DATASET SECTION Start Marker

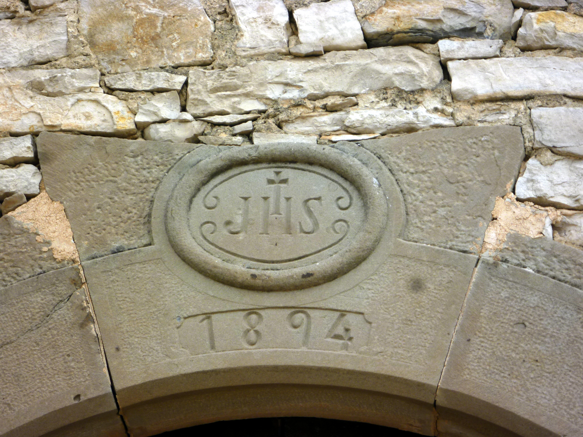 Ermita de Sant Salvador d'Altadill (Sant Guim de Freixenet), clau de la portada
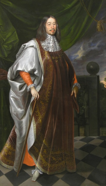 Jean-Adolphe de Schwarzenberg (1615-1683), premier prince de Schwarzenberg.
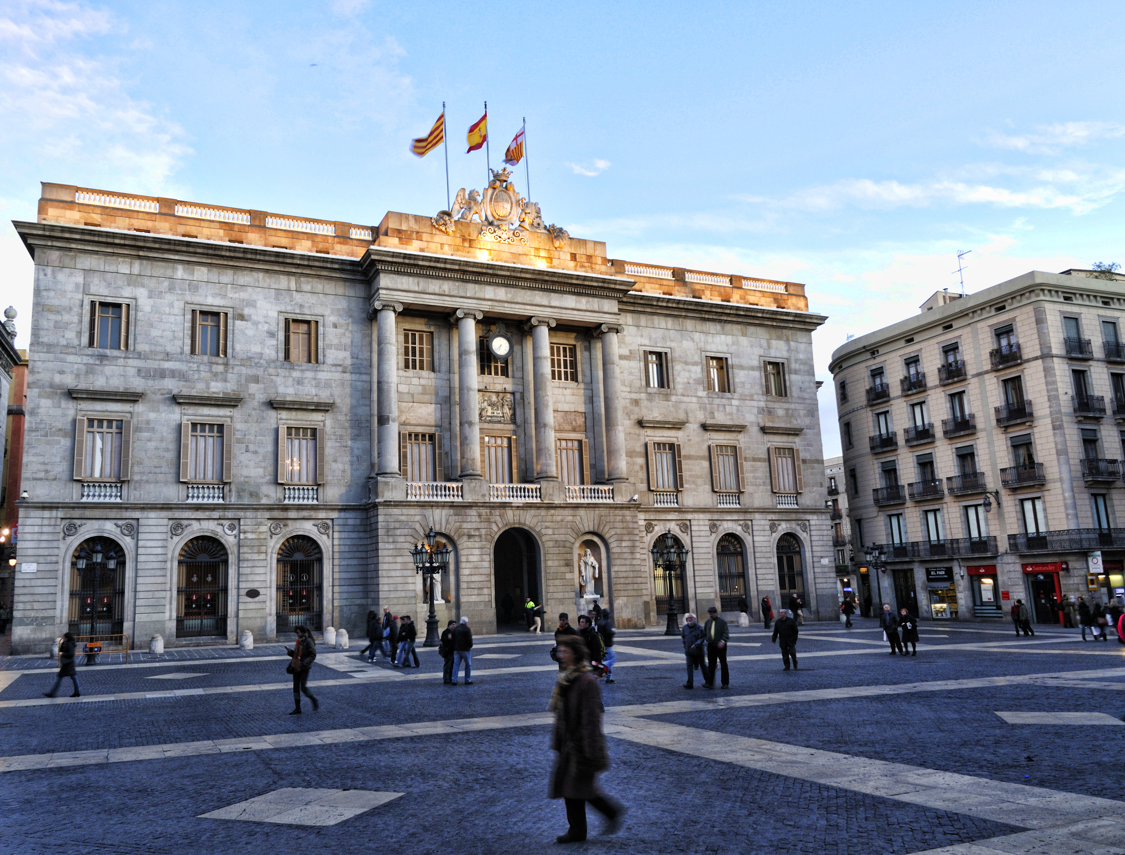 Casa de la Ciutat del Ajuntament de Barcelona.
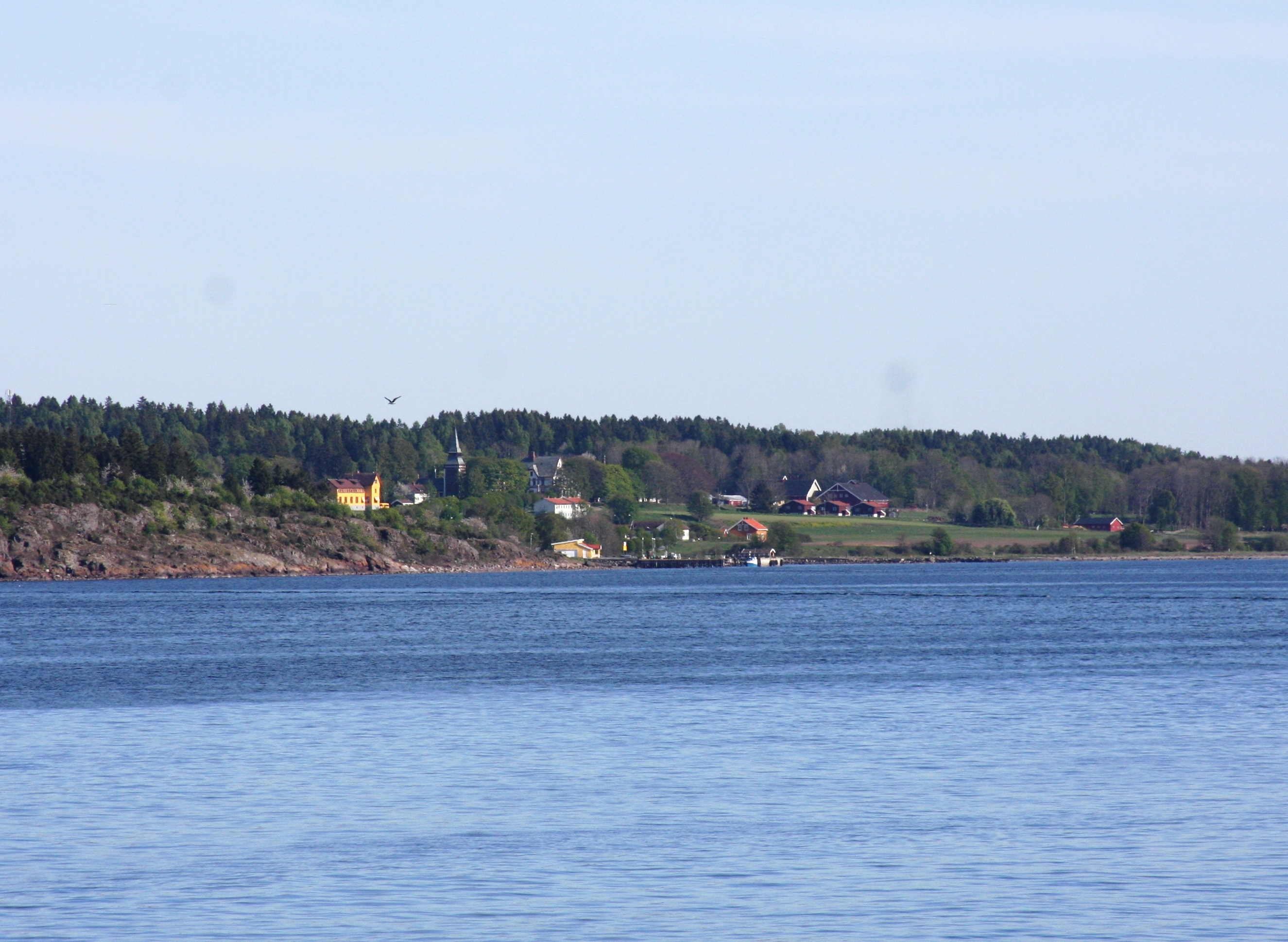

DATASET SECTION End Marker

__PROBLEM REQUIREMENTS__. I'd like the material above repeated exactly, with the pictures omitted.

__EXERCISE ANSWER__.
 Ermita de Sant Salvador d'Altadill (Sant Guim de Freixenet), clau de la portada
 Jean-Adolphe de Schwarzenberg (1615-1683), premier prince de Schwarzenberg.
 Casa de la Ciutat del Ajuntament de Barcelona.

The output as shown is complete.